- Task prompt -
Copy the data that follows exactly. Include no pictures.

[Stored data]
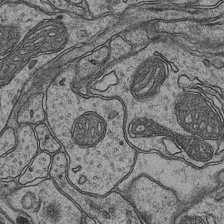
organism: Mouse
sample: CA1 Hippocampus
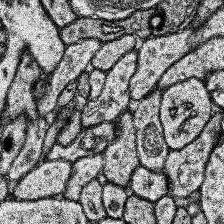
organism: Human
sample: Temporal Lobe
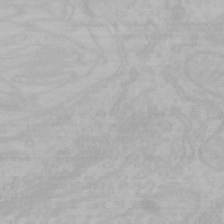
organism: Mouse
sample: Choroid plexus
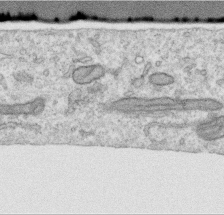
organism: Human
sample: Centriole in RPE cells
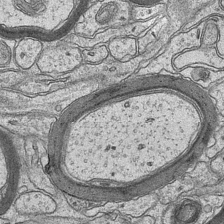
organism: Mouse
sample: CA1 Hippocampus
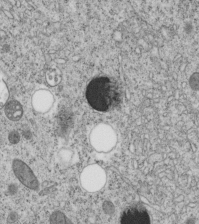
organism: C. elegans
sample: C. elegans embryo early stage
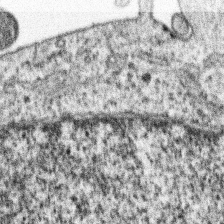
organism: Human
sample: HeLa cells
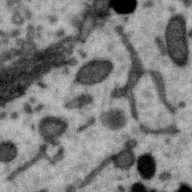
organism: Zebra finch
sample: Brain
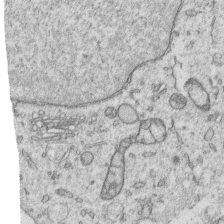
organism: Human
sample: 1205lu cells
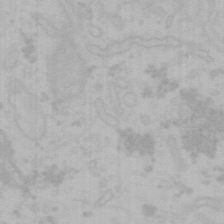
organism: Mouse
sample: Choroid plexus
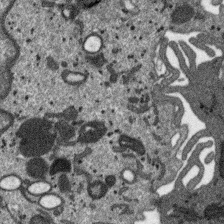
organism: Human
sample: Lung epithelial cells infected with SARS-CoV-2
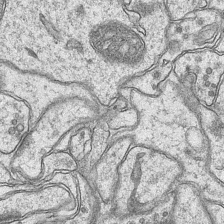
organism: Mouse
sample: CA1 Hippocampus
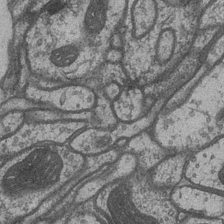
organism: Drosophila
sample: Optic medulla
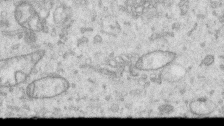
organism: Human
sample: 1205lu cells
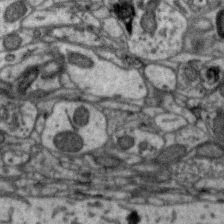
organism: Zebra finch
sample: Brain
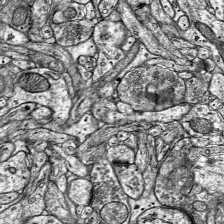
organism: Mouse
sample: Visual Cortex
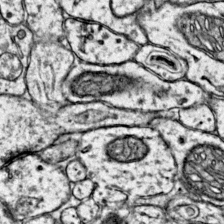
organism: Mouse
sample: Primary visual cortex
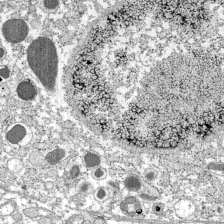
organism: C57BL Mouse
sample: Pancreatic islet
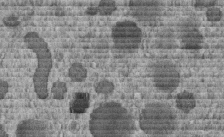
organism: C. elegans
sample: C. elegans embryo early stage
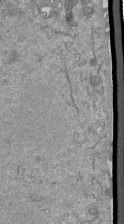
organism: Mouse
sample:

- Result for this task -
organism: Mouse
sample: CA1 Hippocampus
organism: Human
sample: Temporal Lobe
organism: Mouse
sample: Choroid plexus
organism: Human
sample: Centriole in RPE cells
organism: Mouse
sample: CA1 Hippocampus
organism: C. elegans
sample: C. elegans embryo early stage
organism: Human
sample: HeLa cells
organism: Zebra finch
sample: Brain
organism: Human
sample: 1205lu cells
organism: Mouse
sample: Choroid plexus
organism: Human
sample: Lung epithelial cells infected with SARS-CoV-2
organism: Mouse
sample: CA1 Hippocampus
organism: Drosophila
sample: Optic medulla
organism: Human
sample: 1205lu cells
organism: Zebra finch
sample: Brain
organism: Mouse
sample: Visual Cortex
organism: Mouse
sample: Primary visual cortex
organism: C57BL Mouse
sample: Pancreatic islet
organism: C. elegans
sample: C. elegans embryo early stage
organism: Mouse
sample:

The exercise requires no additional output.